Returns a list of ZipInfo instances, one for each member in archive z, in the same order as the entries in the archive.

namelist
z.namelist( )

Returns a list of strings, the name of each member in archive z, in the same order as the entries in the archive.

printdir
z.printdir( )

Outputs a textual directory of the archive z to file sys.stdout.

read
z.read(name)

Returns a string containing the uncompressed bytes of the file named by string name in archive z. z must be opened for 'r' or 'a'. When the archive does not contain a file named name, read raises an exception.

testzip
z.testzip( )

Reads and checks the files in archive z. Returns a string with the name of the first archive member that is damaged, or None if the archive is intact.

write
z.write(filename, arcname=None, compress_type=None)

Writes the file named by string filename to archive z, with archive member name arcname. When arcname is None, write uses filename as the archive member name. When compress_type is None, write uses z's compression type; otherwise, compress_type is zipfile.ZIP_STORED or zipfile.ZIP_DEFLATED, and specifies how to compress the file. z must be opened for 'w' or 'a'.

writestr
z.writestr(zinfo, bytes)

zinfo must be a ZipInfo instance specifying at least filename and date_time. bytes is a string of bytes. writestr adds a member to archive z using the metadata specified by zinfo and the data in bytes. z must be opened for 'w' or 'a'. When you have data in memory and need to write the data to the ZIP file archive z, it's simpler and faster to use z.writestr rather than z.write. The latter requires you to write the data to disk first and later remove the useless disk file. The following example shows both approaches, each encapsulated into a function and polymorphic to each other:

import zipfile def data_to_zip_direct(z, data, name): import time zinfo = zipfile.ZipInfo(name, time.localtime( )[:6]) zinfo.compress_type = zipfile.ZIP_DEFLATED z.writestr(zinfo, data) def data_to_zip_indirect(z, data, name): import os flob = open(name, 'wb') flob.write(data) flob.close( ) z.write(name) os.unlink(name) zz = zipfile.ZipFile('z.zip', 'w', zipfile.ZIP_DEFLATED) data = 'four score\nand seven\nyears ago\n' data_to_zip_direct(zz, data, 'direct.txt') data_to_zip_indirect(zz, data, 'indirect.txt') zz.close( )

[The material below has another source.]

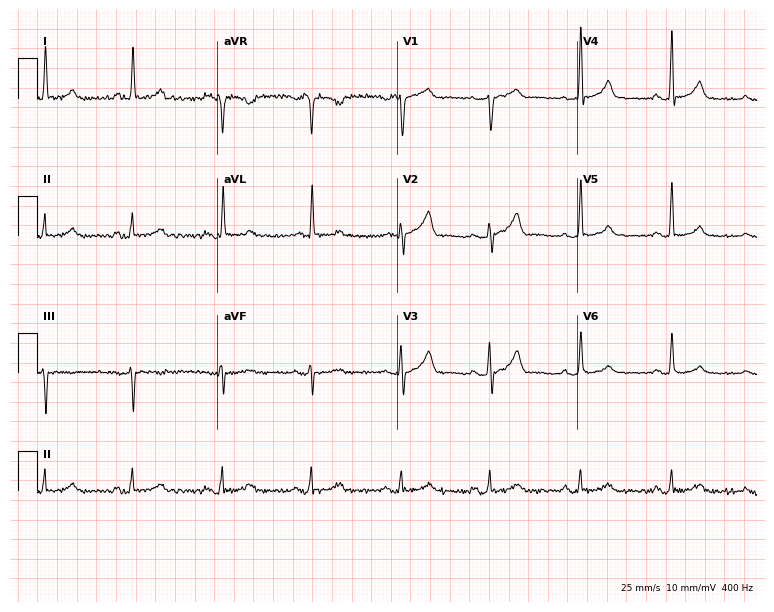
Standard 12-lead ECG recorded from a 78-year-old woman. Read as a normal ECG.
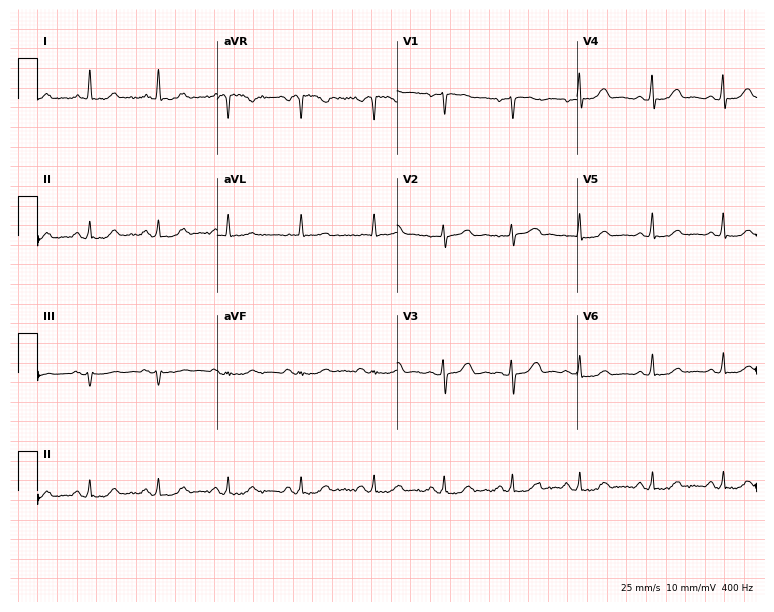
Standard 12-lead ECG recorded from a female patient, 59 years old. None of these six findings is recorded: first-degree AV block, right bundle branch block, left bundle branch block, sinus bradycardia, atrial fibrillation, sinus tachycardia.

Besides being faster and more concise, data_to_zip_direct is handier, since it works in memory and doesn't require the current working directory to be writable, as data_to_zip_indirect does. Of course, method write also has its uses when you already have the data in a file on disk and just want to add the file to the archive.

Here's how you can print a list of all files contained in the ZIP file archive created by the previous example, followed by each file's name and contents:

import zipfile zz = zipfile.ZipFile('z.zip') zz.printdir( ) for name in zz.namelist( ): print '%s: %r' % (name, zz.read(name)) zz.close( )

10.6.5. The zlib Module

The zlib module lets Python programs use the free InfoZip zlib compression library (http://www.info-zip.org/pub/infozip/zlib/), version 1.1.3 or later. Module zlib is used by modules gzip and zipfile, but is also available directly for any special compression needs. The most commonly used functions supplied by module zlib are the following:

compress
compress(s, level=6)

Compresses string s and returns the string of compressed data. level is an integer between 1 and 9; 1 requests modest compression but fast operation, and 9 requests compression as good as feasible, requiring more computation.

decompress
decompress(s)

Decompresses the compressed data string s and returns the string of uncompressed data.

Module zlib also supplies functions to compute Cyclic-Redundancy Check (CRC) checksums to detect damage in compressed data. It also provides objects to compress and decompress data incrementally to work with data streams too large to fit in memory at once. For such advanced functionality, consult the Python library's online reference.